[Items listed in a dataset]
====================
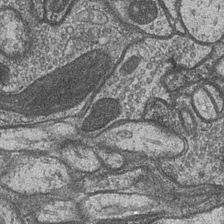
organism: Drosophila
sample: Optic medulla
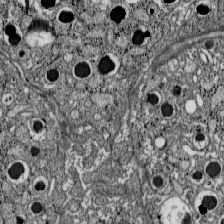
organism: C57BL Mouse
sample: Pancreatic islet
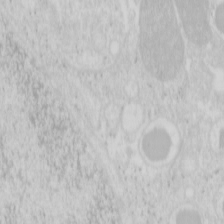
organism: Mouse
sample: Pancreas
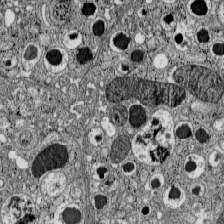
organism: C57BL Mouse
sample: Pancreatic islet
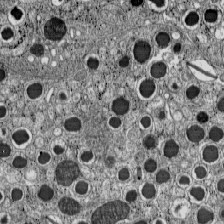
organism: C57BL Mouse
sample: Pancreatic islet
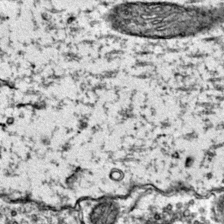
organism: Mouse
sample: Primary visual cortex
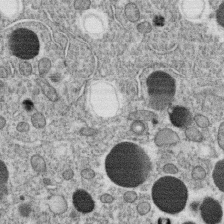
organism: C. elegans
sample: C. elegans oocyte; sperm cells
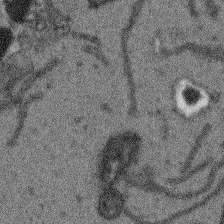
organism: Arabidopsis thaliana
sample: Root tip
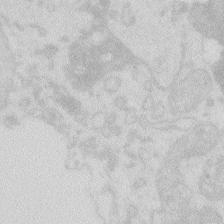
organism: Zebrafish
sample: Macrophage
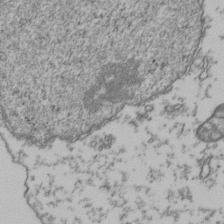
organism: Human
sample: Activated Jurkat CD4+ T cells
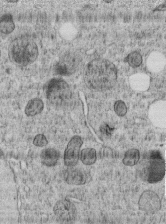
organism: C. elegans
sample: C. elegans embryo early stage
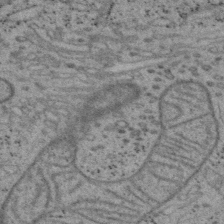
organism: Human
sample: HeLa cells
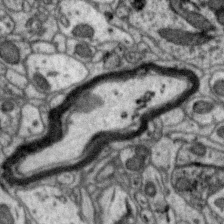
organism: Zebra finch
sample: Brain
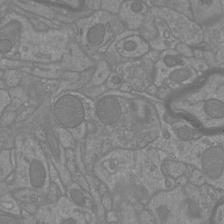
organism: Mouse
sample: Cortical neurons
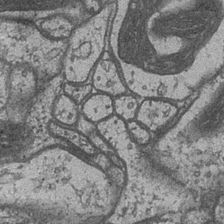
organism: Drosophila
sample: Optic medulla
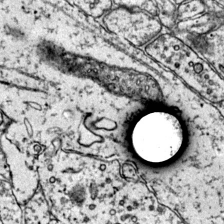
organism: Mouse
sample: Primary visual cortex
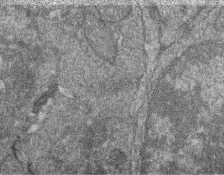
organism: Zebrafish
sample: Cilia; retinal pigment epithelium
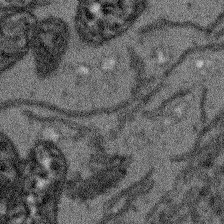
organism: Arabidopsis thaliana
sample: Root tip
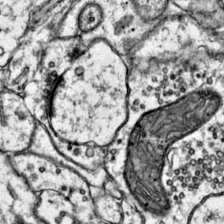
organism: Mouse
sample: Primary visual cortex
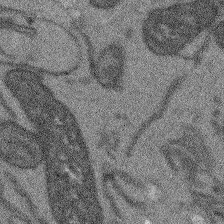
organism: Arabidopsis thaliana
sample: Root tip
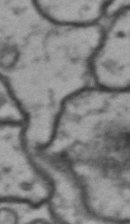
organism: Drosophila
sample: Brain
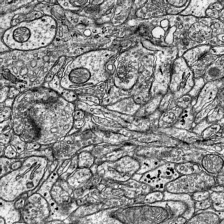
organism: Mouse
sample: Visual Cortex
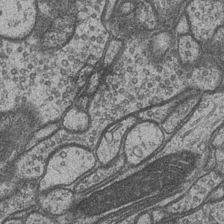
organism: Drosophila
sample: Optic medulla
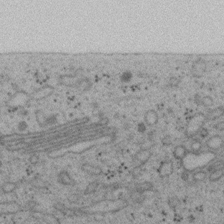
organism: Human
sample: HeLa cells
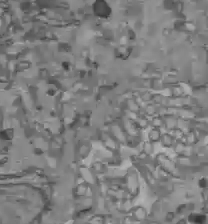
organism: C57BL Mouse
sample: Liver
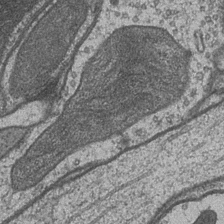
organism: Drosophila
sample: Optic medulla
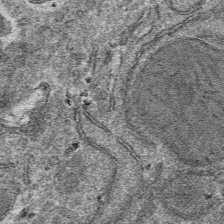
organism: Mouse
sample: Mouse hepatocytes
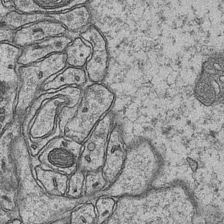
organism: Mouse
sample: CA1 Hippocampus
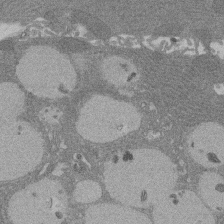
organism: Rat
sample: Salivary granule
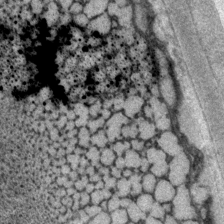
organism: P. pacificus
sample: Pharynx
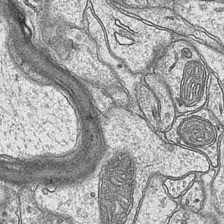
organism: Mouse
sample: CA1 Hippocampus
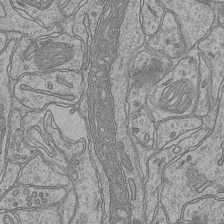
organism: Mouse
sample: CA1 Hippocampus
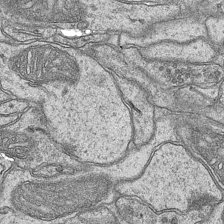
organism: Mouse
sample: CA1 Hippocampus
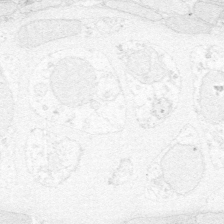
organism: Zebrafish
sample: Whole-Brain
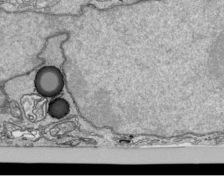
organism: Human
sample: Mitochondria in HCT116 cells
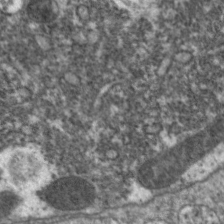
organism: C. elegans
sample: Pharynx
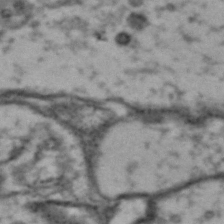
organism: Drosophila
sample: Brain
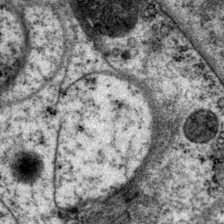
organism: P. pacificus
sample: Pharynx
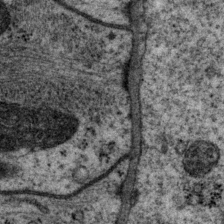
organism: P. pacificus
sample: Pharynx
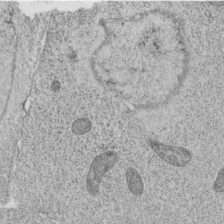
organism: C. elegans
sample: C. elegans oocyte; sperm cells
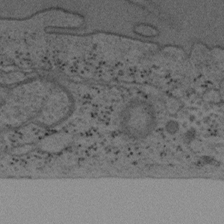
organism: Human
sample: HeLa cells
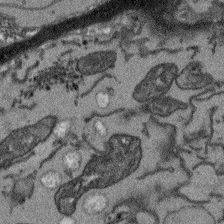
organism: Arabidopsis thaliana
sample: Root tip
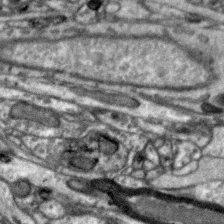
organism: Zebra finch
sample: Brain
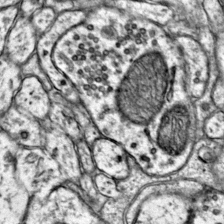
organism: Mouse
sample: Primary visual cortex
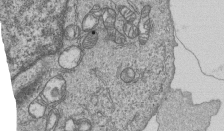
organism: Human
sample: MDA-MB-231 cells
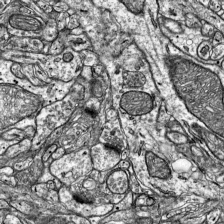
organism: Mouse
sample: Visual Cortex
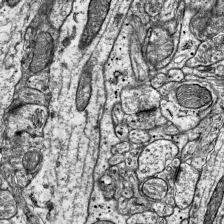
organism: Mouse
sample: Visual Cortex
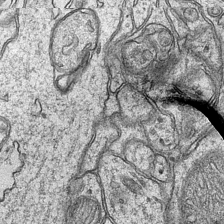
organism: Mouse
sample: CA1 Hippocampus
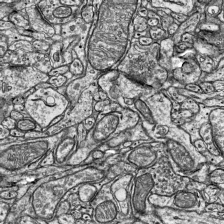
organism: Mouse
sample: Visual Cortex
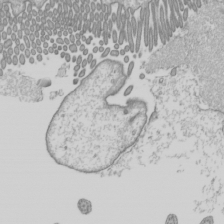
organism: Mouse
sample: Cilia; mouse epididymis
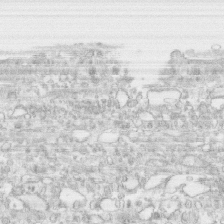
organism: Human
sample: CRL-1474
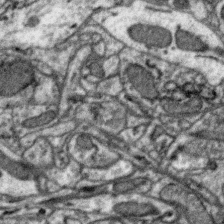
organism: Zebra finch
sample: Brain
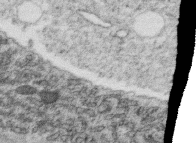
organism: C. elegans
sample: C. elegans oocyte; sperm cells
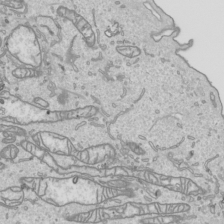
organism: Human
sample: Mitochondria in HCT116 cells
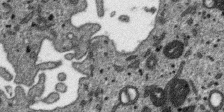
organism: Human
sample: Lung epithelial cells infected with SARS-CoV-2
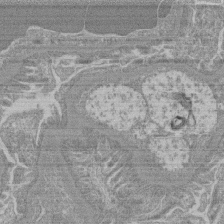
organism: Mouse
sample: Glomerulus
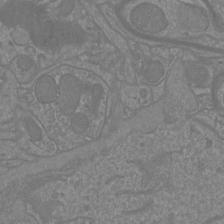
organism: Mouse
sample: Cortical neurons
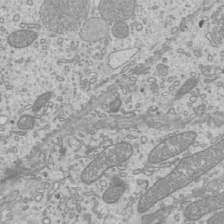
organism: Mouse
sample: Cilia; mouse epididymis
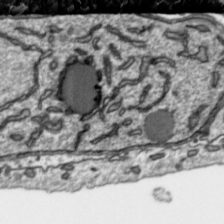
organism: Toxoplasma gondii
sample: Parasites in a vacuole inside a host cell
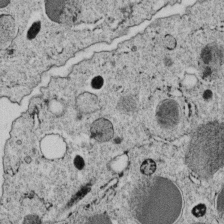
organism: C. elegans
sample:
====================
# What is being asked:
All of the data above needs to be given again exactly. Leave out each image.

# Written solution:
organism: Drosophila
sample: Optic medulla
organism: C57BL Mouse
sample: Pancreatic islet
organism: Mouse
sample: Pancreas
organism: C57BL Mouse
sample: Pancreatic islet
organism: C57BL Mouse
sample: Pancreatic islet
organism: Mouse
sample: Primary visual cortex
organism: C. elegans
sample: C. elegans oocyte; sperm cells
organism: Arabidopsis thaliana
sample: Root tip
organism: Zebrafish
sample: Macrophage
organism: Human
sample: Activated Jurkat CD4+ T cells
organism: C. elegans
sample: C. elegans embryo early stage
organism: Human
sample: HeLa cells
organism: Zebra finch
sample: Brain
organism: Mouse
sample: Cortical neurons
organism: Drosophila
sample: Optic medulla
organism: Mouse
sample: Primary visual cortex
organism: Zebrafish
sample: Cilia; retinal pigment epithelium
organism: Arabidopsis thaliana
sample: Root tip
organism: Mouse
sample: Primary visual cortex
organism: Arabidopsis thaliana
sample: Root tip
organism: Drosophila
sample: Brain
organism: Mouse
sample: Visual Cortex
organism: Drosophila
sample: Optic medulla
organism: Human
sample: HeLa cells
organism: C57BL Mouse
sample: Liver
organism: Drosophila
sample: Optic medulla
organism: Mouse
sample: Mouse hepatocytes
organism: Mouse
sample: CA1 Hippocampus
organism: Rat
sample: Salivary granule
organism: P. pacificus
sample: Pharynx
organism: Mouse
sample: CA1 Hippocampus
organism: Mouse
sample: CA1 Hippocampus
organism: Mouse
sample: CA1 Hippocampus
organism: Zebrafish
sample: Whole-Brain
organism: Human
sample: Mitochondria in HCT116 cells
organism: C. elegans
sample: Pharynx
organism: Drosophila
sample: Brain
organism: P. pacificus
sample: Pharynx
organism: P. pacificus
sample: Pharynx
organism: C. elegans
sample: C. elegans oocyte; sperm cells
organism: Human
sample: HeLa cells
organism: Arabidopsis thaliana
sample: Root tip
organism: Zebra finch
sample: Brain
organism: Mouse
sample: Primary visual cortex
organism: Human
sample: MDA-MB-231 cells
organism: Mouse
sample: Visual Cortex
organism: Mouse
sample: Visual Cortex
organism: Mouse
sample: CA1 Hippocampus
organism: Mouse
sample: Visual Cortex
organism: Mouse
sample: Cilia; mouse epididymis
organism: Human
sample: CRL-1474
organism: Zebra finch
sample: Brain
organism: C. elegans
sample: C. elegans oocyte; sperm cells
organism: Human
sample: Mitochondria in HCT116 cells
organism: Human
sample: Lung epithelial cells infected with SARS-CoV-2
organism: Mouse
sample: Glomerulus
organism: Mouse
sample: Cortical neurons
organism: Mouse
sample: Cilia; mouse epididymis
organism: Toxoplasma gondii
sample: Parasites in a vacuole inside a host cell
organism: C. elegans
sample:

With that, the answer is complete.